A priest and a badger walk into a bar …1
That’s a lovely setup, but I never got to hear the punchline and that’s because this is from a discussion between Geoffrey Hinton and Fei-Fei Li (Hinton, 2023), a few days ago in Toronto. Geoffrey Hinton used the setup to illustrate why transformer models are quite good at explaining jokes - but terrible at telling them (00:50:20). I had noticed that before, and you may have too: ChatGPT’s rhymes are forced, its meter grates, and its jokes are often not very funny.2
The discussion moved into a different direction, but the thought lingered with me until a few things finally clicked that I would like to share with you.
Let’s talk about what generative AI can’t do, and what it could do once it can.
An Astounding Departure
I started writing these lines on my flight back from Pittsburgh where I just gave two lectures on the state of generative Artificial Intelligence and education, sharing some general principles, and insights from our first weeks of classroom experience. When I finally got back into my hotel in the evening on Friday, as unexpectedly for me as for everyone, I read the news that Sam Altman, the cofounder and CEO of OpenAI had been dismissed from his position by the board of directors of the company.
According to OpenAI’s blog post dated 2023-11-17:
Mr. Altman’s departure follows a deliberative review process by the board, which concluded that he was not consistently candid in his communications with the board, hindering its ability to exercise its responsibilities. The board no longer has confidence in his ability to continue leading OpenAI.
(OpenAI 2023-11-17)
I can’t recall ever reading such a frank statement in a communication of this type, and certainly not at the level of a company that has recently sought investments to value it among the top 200 companies globally.3
Mind you, this is a developing story, and we have no clue at all where it will end up: after Sam Altman’s dismissal, Greg Brockman, another of OpenAI’s co-founders and the company’s CTO announced on Twitter that he would quit, and three other crucial team leads followed in solidarity. Meanwhile the rumour mills are grinding, Microsoft’s Satya Nadella is reportedly furious, pundits are claiming that Altman is “winning the narrative” as if that somehow would make a difference, and there are rumours Altman may be called back, or not, and the board may resign, or not, or that Altman may found a new company, or not, or he might have been planning to do so all along, that being a reason for his dismissal, but he may do something else, or not, and investor’s are planning lawsuits, and mass resignations may happen, or not. Beyond the rumours however there stands the simple fact: Altman had let it come to this – which, given the stakes, seems remarkably inept.
But why?
Let me explain briefly why transformer models can explain jokes, but can’t tell them very well. GPT’s – Generative Pretrained Transformers – build dialogue word-by-word, from the prompt. If the joke is in the prompt, the language model can analyze it and decompose it and relate its components to each other and to models of expectations and how these are violated, which we find funny. But how do you tell a joke like that? You need to follow a probabilistic trajectory of words, that ultimately has to end up at the punchline. But you have no idea what the punchline is going to be – because that’s not how GPTs work. So you start with a scenario that sounds like a good setup – A priest and a badger walk into a bar … . But you probably see the problem: a possible punchline is nowhere near a probable trajectory. On the contrary: if it turns into something expected, it may be cute, or creative, or whimsical – but it’s not funny.
You need to find something unexpected, improbable. And that’s not how GPTs work.
A priest and a badger walk into a bar. The bartender, quite puzzled, asks, ‘What can I get for you two?’ The badger looks up and says, ‘I'll have a honey ale.’ The priest says, ‘Make mine a holy water on the rocks.’ The bartender smirks and replies, ‘Sorry, we only serve spirits after dark.’
(ChatGPT-4, 2023-11-18)
This is however significant from the perspective of scholarship, or education. You see: at the undergraduate level, creativity fundamentally derives from the collision of stereotypes. Lists of alternative uses, bridging the semantic gap. That’s what GPTs are very good at. But that’s not quite enough.

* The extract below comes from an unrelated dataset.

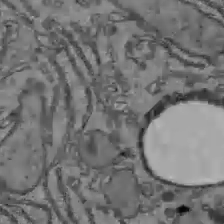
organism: C57BL Mouse
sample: Liver

Graduate education is more like telling a joke. We need to surpass the stereotypes and perform creative acts that feel insightful, sparkling, and witty. But we can’t do that with a GPT, because there is no probable path to the punchline. (Bear with me. There’s actually a point to all this.)
Who fired Sam Altman?
That question is crucial to understand what is going on. We may not know precisely why this happened – but apparently we know who was behind it; it seems that was Ilya Sutskever, and you might want to remember this name. Ilya is another of OpenAI’s co-founders. But he has arguably had one of the longest careers in the field. A little over 10 years! Because Ilya Sutskever was the graduate student who got a convolutional neural network model to classify images far better than anyone had ever been able to do before. This was AlexNet – the winner of 2012 Image Net competition, which firmly established the fact that Neural Networks work (Krizhevsky 2012). The paper has accumulated over 145,000 citations. So far.
Ilya was at the time Geoff Hinton’s graduate student. Apparently they are still on good terms – which is important if you know that Geoff Hinton is currently stepping into the role as public intellectual of Artificial Intelligence, to raise awareness about the associated risks (e.g Bengio 2023). Sutskever was instrumental in keeping the company OpenAI focussed – at least to the degree that this is realistically possible – on keeping aligned with the interests of mankind. Despite having one of the most productive publication records in the field, and despite having essentially unlimited resources for computation and collaboration, he had planned to spend the next four years working on one single project: Superalignment (Leike 2023).
A priest and a badger walk into a bar. The bartender, completely baffled, asks, ‘What is this, a new religion?’ The priest smiles and says, ‘No, it's just my way of keeping faith in nature.’
(ChatGPT-4, 2023-11-18)
In order to put Sutskever’s achievements into perspective, we need to mention just a little bit about the conceptual breakthroughs that went into making ChatGPT. There are three that come to my mind, and Sutskever was involved in all three:
Neural networks allow to capture information from a problem domain (the data) and represent it in a solution domain (the network), through a learning process that does not require human intervention (Krizhevsky 2012). This is crucial, because human intervention does not scale.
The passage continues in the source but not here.